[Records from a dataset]
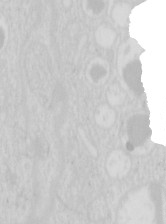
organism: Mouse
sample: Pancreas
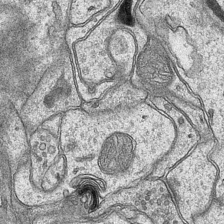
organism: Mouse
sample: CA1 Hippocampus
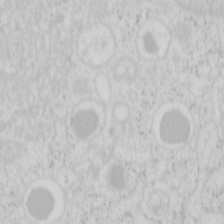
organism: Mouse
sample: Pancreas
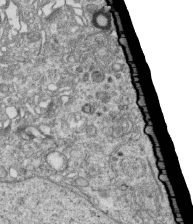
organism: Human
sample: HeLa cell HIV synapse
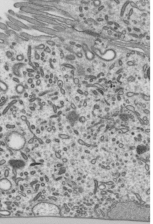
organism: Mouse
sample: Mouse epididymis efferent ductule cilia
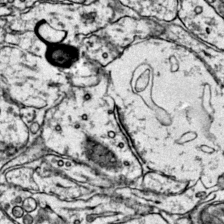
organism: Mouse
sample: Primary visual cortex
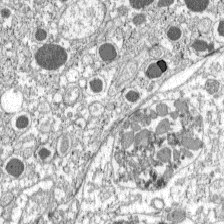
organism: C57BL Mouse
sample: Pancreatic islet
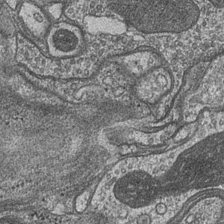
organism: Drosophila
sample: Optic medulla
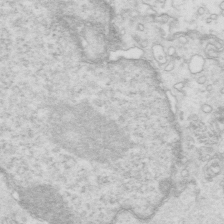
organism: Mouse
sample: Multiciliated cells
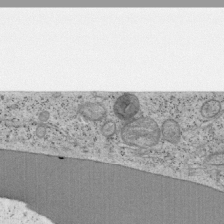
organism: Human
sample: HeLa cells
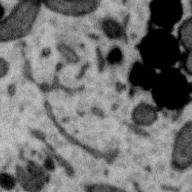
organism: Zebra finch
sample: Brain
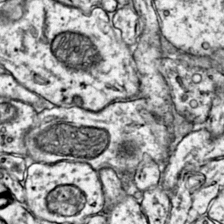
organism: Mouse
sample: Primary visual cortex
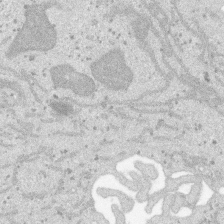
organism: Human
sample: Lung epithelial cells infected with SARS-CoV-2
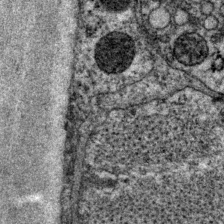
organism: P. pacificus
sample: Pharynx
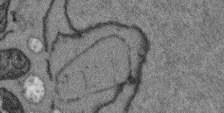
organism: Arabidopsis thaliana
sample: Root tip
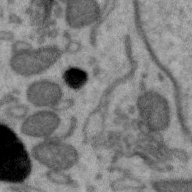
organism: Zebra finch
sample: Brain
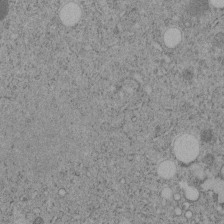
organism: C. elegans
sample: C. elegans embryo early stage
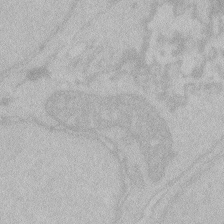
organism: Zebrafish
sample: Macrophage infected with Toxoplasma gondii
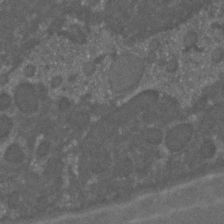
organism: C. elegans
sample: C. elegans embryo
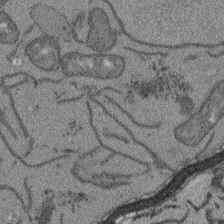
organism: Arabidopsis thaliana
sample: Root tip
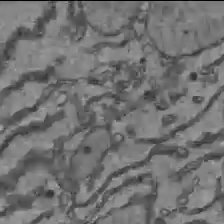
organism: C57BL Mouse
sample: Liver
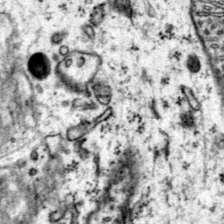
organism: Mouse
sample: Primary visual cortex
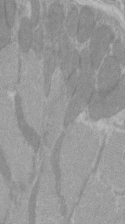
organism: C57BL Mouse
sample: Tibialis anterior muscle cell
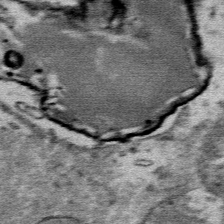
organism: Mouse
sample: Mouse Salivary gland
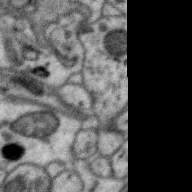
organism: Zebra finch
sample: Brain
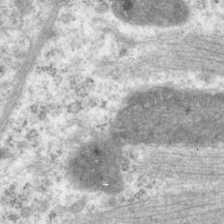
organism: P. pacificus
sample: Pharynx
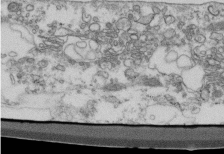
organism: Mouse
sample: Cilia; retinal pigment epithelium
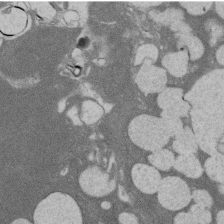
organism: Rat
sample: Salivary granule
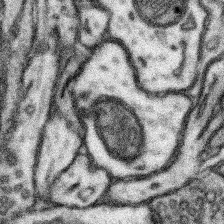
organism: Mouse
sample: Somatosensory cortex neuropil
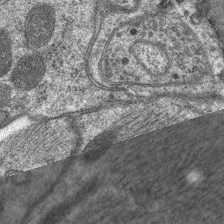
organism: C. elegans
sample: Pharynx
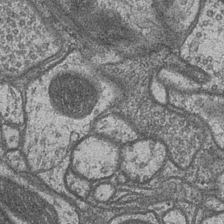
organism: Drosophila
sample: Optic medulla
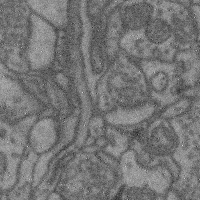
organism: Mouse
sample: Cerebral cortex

> **The problem**: Every entry is to be transcribed exactly, but the pictures are to be left out.

> **Completed task**:
organism: Mouse
sample: Pancreas
organism: Mouse
sample: CA1 Hippocampus
organism: Mouse
sample: Pancreas
organism: Human
sample: HeLa cell HIV synapse
organism: Mouse
sample: Mouse epididymis efferent ductule cilia
organism: Mouse
sample: Primary visual cortex
organism: C57BL Mouse
sample: Pancreatic islet
organism: Drosophila
sample: Optic medulla
organism: Mouse
sample: Multiciliated cells
organism: Human
sample: HeLa cells
organism: Zebra finch
sample: Brain
organism: Mouse
sample: Primary visual cortex
organism: Human
sample: Lung epithelial cells infected with SARS-CoV-2
organism: P. pacificus
sample: Pharynx
organism: Arabidopsis thaliana
sample: Root tip
organism: Zebra finch
sample: Brain
organism: C. elegans
sample: C. elegans embryo early stage
organism: Zebrafish
sample: Macrophage infected with Toxoplasma gondii
organism: C. elegans
sample: C. elegans embryo
organism: Arabidopsis thaliana
sample: Root tip
organism: C57BL Mouse
sample: Liver
organism: Mouse
sample: Primary visual cortex
organism: C57BL Mouse
sample: Tibialis anterior muscle cell
organism: Mouse
sample: Mouse Salivary gland
organism: Zebra finch
sample: Brain
organism: P. pacificus
sample: Pharynx
organism: Mouse
sample: Cilia; retinal pigment epithelium
organism: Rat
sample: Salivary granule
organism: Mouse
sample: Somatosensory cortex neuropil
organism: C. elegans
sample: Pharynx
organism: Drosophila
sample: Optic medulla
organism: Mouse
sample: Cerebral cortex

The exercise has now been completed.